张靖咬了咬牙,说:“我们找个隐蔽的地方先藏起来,见机行事。”
三个人一听,连忙应了声“是”,就各自退去,找了一个隐蔽的地方藏了起来。
我走了一段后,想了想,我将斧子别在身后,甩着两只手大步朝里面走去。
走了没多久,突然跳出两个人拦住了我:“来者何人?”
这两个人说的是很标准的大禺语。
我说:“我是刚出去打探情况的赵小二啊,你们二位是刚轮岗吗?”
这两个人对望了一眼,他们确实每天都要派很多人出去探听情况,而且每个站岗的岗位一个时辰左右就要换一批人.
这两个人心想有可能是他们刚轮岗没看到我出去了,于是其中一个说:“你可有探听到什么消息回来了?”
我板着脸说:“我们打探到的消息岂能到处乱说?我要先报告将军,再由将军定夺要不要对你们这些人下宣。行了,你们继续站岗去吧,不该问的不要乱问。”
说完,我头也不回,昂首挺胸地走了。
那两个人同时翻了个白眼,其中一个说:“狂什么狂,我们都只不过是将军的走狗,还以自己为比我们高贵,我呸!困在这个鬼地方,有没有命活着出去都不知道,还敢对我们狂,出去老子第一个弄死你。”
另一个跟着说:“就是,狗眼看人低的东西,我呸!”
两个人骂骂咧咧的站回到自己的岗位上,恨不得用唾液将我淹死。
从第一个哨岗开始,几乎五步一小岗,十步一大岗,我这一路昂首阔步的走过去,气势十足,竟然没有人敢查我的岗。
我走了大约五、六分钟,通道的尽头竟然出现一道紧闭的大门,大门前站着两排护卫,数了数至少有二十个,看这架势不比郑显的太和殿前的气势要差。

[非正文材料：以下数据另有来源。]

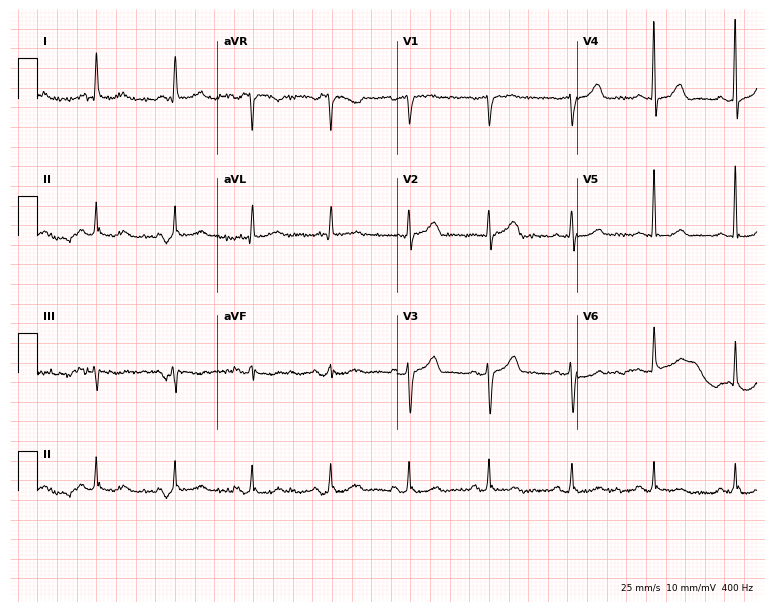
12-lead ECG from a 79-year-old female. Recorded interpretation: within normal limits.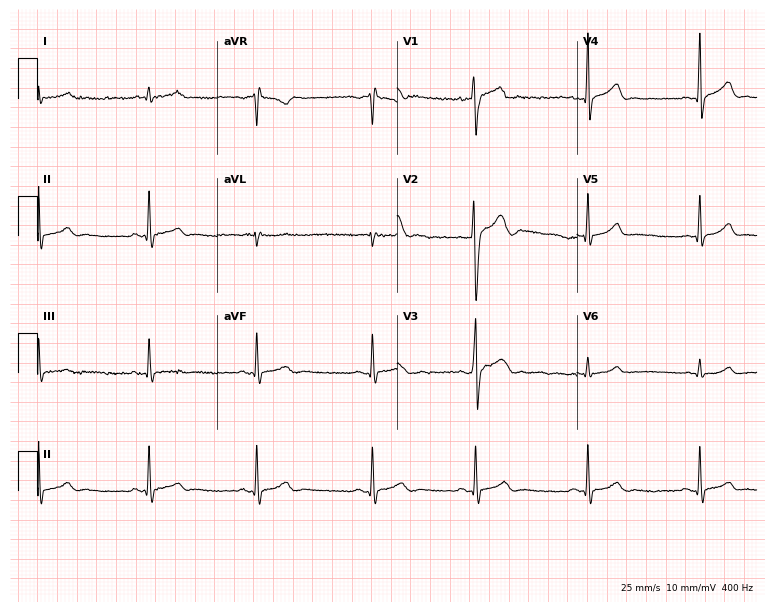
Resting 12-lead electrocardiogram. Patient: a man, 17 years old. None of these six findings is recorded: first-degree AV block, right bundle branch block, left bundle branch block, sinus bradycardia, atrial fibrillation, sinus tachycardia.

我刚走近,排在末位的两个护卫立举起手中的长枪挡住了我。
我说:“我有重要情报要与周将军汇报,请通行。”
是的,这密室里龟缩着西河国的一位大人物,那就是西周国的副将周邬。
周邬在军中虽然不是正统师,职位没有周子婴高,但武功却与周子婴不相上下,而且他还是一位真真正正的皇族,是西河国国王的亲弟弟,身份比起周子婴这位大将军尊贵得多。
这一尊大佛为什么要在这个时候潜伏入大禺国,我也很奇怪,可是听了半天的污言秽语都听不到一点有用的信息,我也懒得去打听了。
护卫听我说有重要情报汇报,也不敢过多阻拦,连忙让开让我走了进去。